APA March 2004 newsletter

Editress; Ginger Strivelli

This month our yahoogroups list was especially fun…we had a couple 
of our notorious debates….including one on Cronehood…Which 
sparked this little essay I wrote on the subject.

Cronehood by Ginger Strivelli

Some people, particularly now days with the aging 
"me-generation" types who tend to be a 
bit self-absorbed/righteous/centered--- will NEVER voluntarily 
admit to being Crones. Does that REALLY make them NOT 
Crones? Perhaps, I would think a "Crone" would be secure 
enough in her own hard-earned-wisdom and naturally-aged-beauty, 
and such Crone-like traits TO admit she was indeed (gasp!) 
a Crone. Rather than seeing the Crone stage of life as 
a negative thing as so many now seem to, might it be 
considered a hard-won honor instead?  So maybe we do 
need a "Queen" stage to bridge the gap between Mother 
and Crone (as suggested in a recent book I read 
reviewed in Circle Network magazine. This book explained 
how this author has the idea that she is in her 'Queen' 
stage not a 'Crone' stage because women don't age as 
quickly as they did in her mother and grandmother's 
generations. *rolling eyes*  For those unwilling to 
admit to Cronehood at the 'traditional' age, I see 
the failed logic behind inventing a more PC and less 
threatening term for these ladies to think of as they 
enter into their post-motherhood years.
The 'traditional age' of Croning varies...person to 
person, trad to trad, culture to culture. We can not 
state one fixed date, event or age...as "THE RIGHT" 
time for Croning, for saying such makes us pompously 
trying to force one trads' beliefs and practices on 
the whole magical community, something alas, that many 
trads do about numerous things. Nonetheless, the facts 
are: there is not ONE  universal 'traditional' time for 
Croning, any more than there is a 'tradtional' time for 
'Coming of Age' rites or Priest/esshood rites, etc., etc. 
As with all magical things...it varies greatly depending 
on whom you ask...Some say ages 45, 50, or 56, some state 
an event such as grandmotherhood, end of periods/menopause, 
or having an 'empty nest' is the time for a Croning rite. 
Nonetheless…Cronehood does come….even when it is not 
welcomed by the unenlightened modern woman who fears 
It might be best to say the Crone will announce herself 
as such when she feels she is one....then again 
I know some people who'd never admit to being a Crone 
cause they see it as being 'old' or 
'unwomanly' even...'unbeautiful'....'unsexy', 'unacceptable' 
alas...and those people will really never admit 
to being a Crone. They'll dye, botox, liposuck, 
lift, nip, tuck, and fight natural aging off 
with their dieing breath.  I suppose as much as 
I'll roll my eyes at such "Queen-stage" people, 
if they can't bring themselves to become "Crones" 
on time and want a 'new' queen stage that is less 
of a disappointment and 'defeat' to them. Then who 
am I to tell the old hags they are really Crones 
and just kidding themselves!  (Just teasin' y'all! 
Don't lose your sense of humor with those wrinkles 
you are botoxing away.)

Anyway this is an interesting topic...I thought so when 
I saw that article months ago about the "Queening" book 
and meant to bring up the discussion on our APA chat list.  
Alas, I forgot until someone else brought it up on the 
list this month.
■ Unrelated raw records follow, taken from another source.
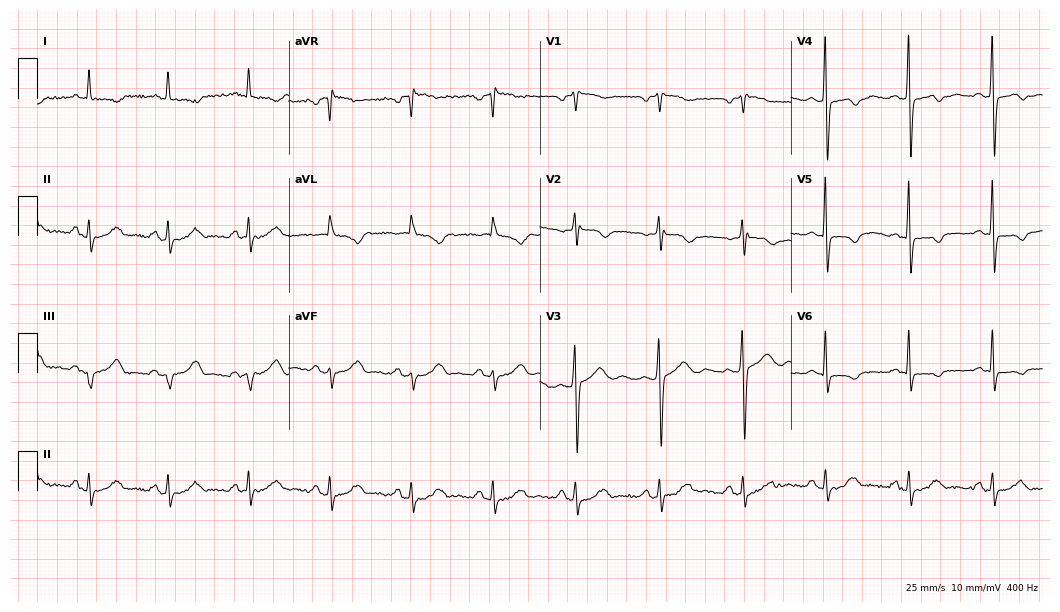
Resting 12-lead electrocardiogram (10.2-second recording at 400 Hz). Patient: a male, 72 years old. None of these six findings is recorded: first-degree AV block, right bundle branch block (RBBB), left bundle branch block (LBBB), sinus bradycardia, atrial fibrillation (AF), sinus tachycardia. Findings outside these six are not listed.
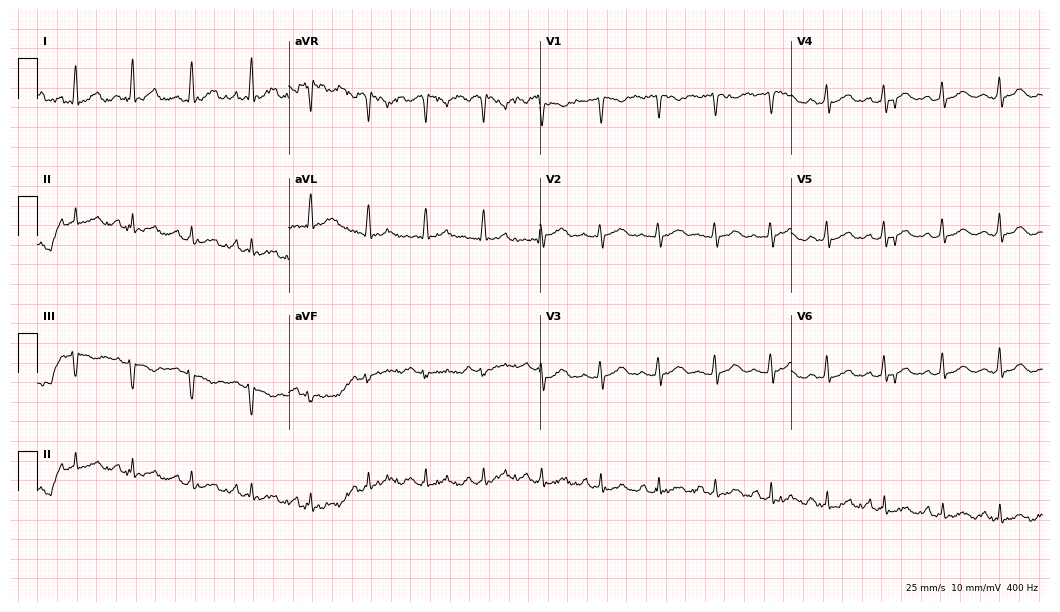
12-lead ECG from a female, 34 years old. Screened for six findings — first-degree AV block, right bundle branch block, left bundle branch block, sinus bradycardia, atrial fibrillation, sinus tachycardia — none is recorded.
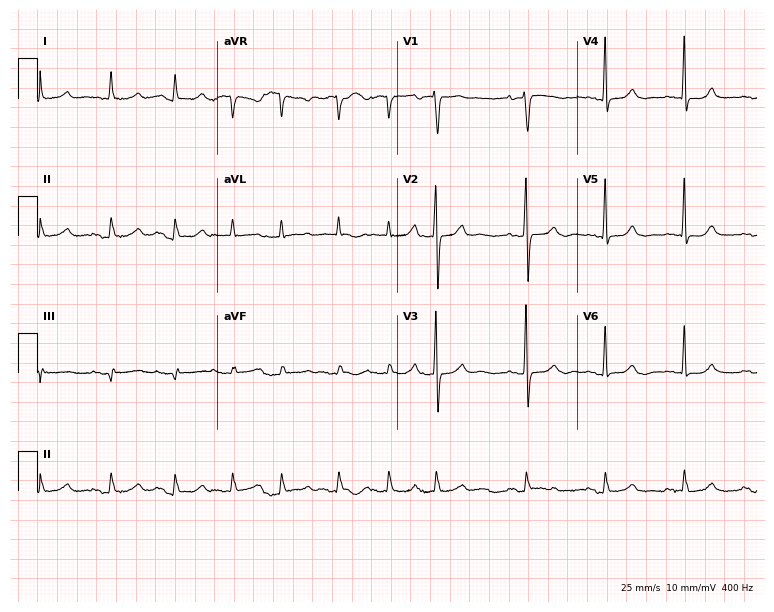
12-lead ECG (7.3-second recording at 400 Hz) from an 84-year-old female patient. Screened for six findings — first-degree AV block, right bundle branch block, left bundle branch block, sinus bradycardia, atrial fibrillation, sinus tachycardia — none is recorded.
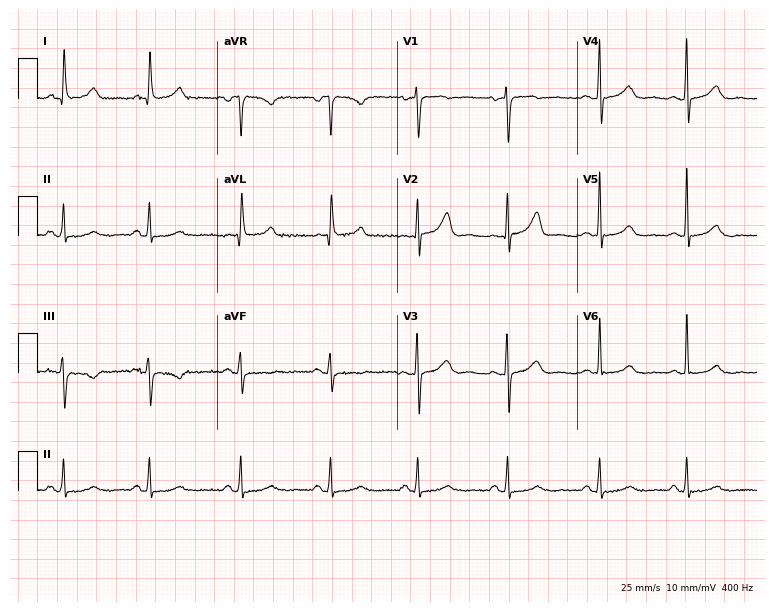
12-lead ECG from a female patient, 70 years old. Labelled as a normal ECG.

Isn't the memory the first to go? 
Maybe I should run out to get that Queen-stage book 
and go ahead and start kidding myself now.


By Lady Birch

Prayer to Brighid
Brighid, Goddess of light and morning
We thank thee for the fresh and new day.
May we fill it with your radiance.
Brighid, Goddess of life and breath
Bless us as we live each day.
May we make each day a reflection of your care.
Brighid, Goddess of protection and valor
We ask You to watch over us.
Make this day safe and good.
Brighid, Dark Goddess of death and rebirth
We call on You for comfort as we travel our final Path.
May we leave behind us a life of love and courage.
Blessed Brighid, we honor You.
So mote it be.


Sacred Sites Section

The Holy Land of Imagination
Submitted by Ginger Strivelli

Our imagination is a sacred site…sadly one most of us stop 
visiting as we grow out of childhood. The fiction of 
daydreams, fantasies, and pretending are underused therapy 
which could help us each cope with those all too 
realistic and mundane chapters in our nonfiction life.

My thoughts by night are often filled With visions false as fair: 
For in the Past alone I build My castles in the air.
I dwell not now on what may be; 
Night shadows o'er the scene;
But still my fancy wanders free Through that which might have been."